NEW YORK – This week Laboratory Corporation of American said in a Form 8-K filed with the US Securities and Exchange Commission that it had entered accelerated share repurchase agreements with Goldman Sachs and Morgan Stanley to repurchase roughly $1.0 billion of its common stock. Under the agreements, Labcorp will make an aggregate payment of $1.0 billion to the two banks and will receive from them an aggregate initial number of 3,740,590 shares. The specific number of shares purchased will depend on the average of the daily volume-weighted average price per share of Labcorp’s common stock during the repurchase period. The transactions are expected to be completed by the end of 2023. 


T2 Biosystems reported a 67 percent year-over-year drop in second quarter revenues this week attributed to a $3.4 million reduction in research contribution revenues from the U.S. Department of Health and Human Services' Biomedical Advanced Research and Development Authority (BARDA). The Lexington, Mass.-based firm reported Q2 revenues of $2.0 million, compared to $5.9 million in the year-ago period. Product revenues were down 23 percent to $2.0 million from $2.6 million, which T2 attributed to the decline in COVID-19 test sales partially offset by increased sepsis test sales. The firm recognized sepsis test panel revenues of $1.3 million, which it said represented an increase of 7 percent compared to the prior-year period despite ending the quarter with a $350,000 sepsis test backorder. In the quarter, T2 also executed 11 contracts for its T2Dx instrument and secured a multiyear contract with a distributor in Europe to supply seven T2Dx Instruments and sepsis test panels to customers in Poland. T2 received breakthrough device designation from the US Food and Drug Administration in the quarter for its a direct-from-blood assay to detect Candida auris. It also received an extension to comply with Nasdaq listing requirements through Nov. 20. The company ended the quarter with $16.1 million in cash and cash equivalents. 
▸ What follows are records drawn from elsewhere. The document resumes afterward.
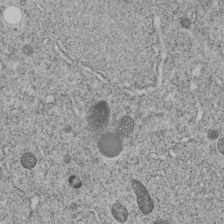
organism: C. elegans
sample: C. elegans embryo early stage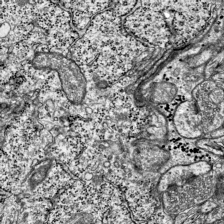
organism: Mouse
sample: Visual Cortex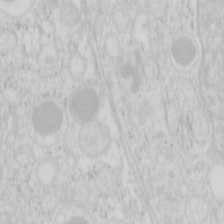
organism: Mouse
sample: Pancreas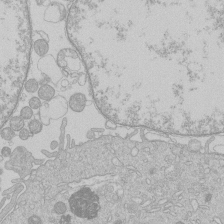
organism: Human
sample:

In a separate announcement this week, T2 Biosystems said that it has regained compliance with the Nasdaq’s market value of listed securities (MVLS) requirement. The firm was notified in November 2022 that it was not in compliance with the requirement because it failed to maintain an MVLS of at least $35 million for 30 consecutive business days. The company regained compliance on Aug. 7, after it maintained an MVLS of $35 million for 10 consecutive trading days. T2 has until Nov. 20 to regain compliance with the Nasdaq’s minimum bid price requirement. 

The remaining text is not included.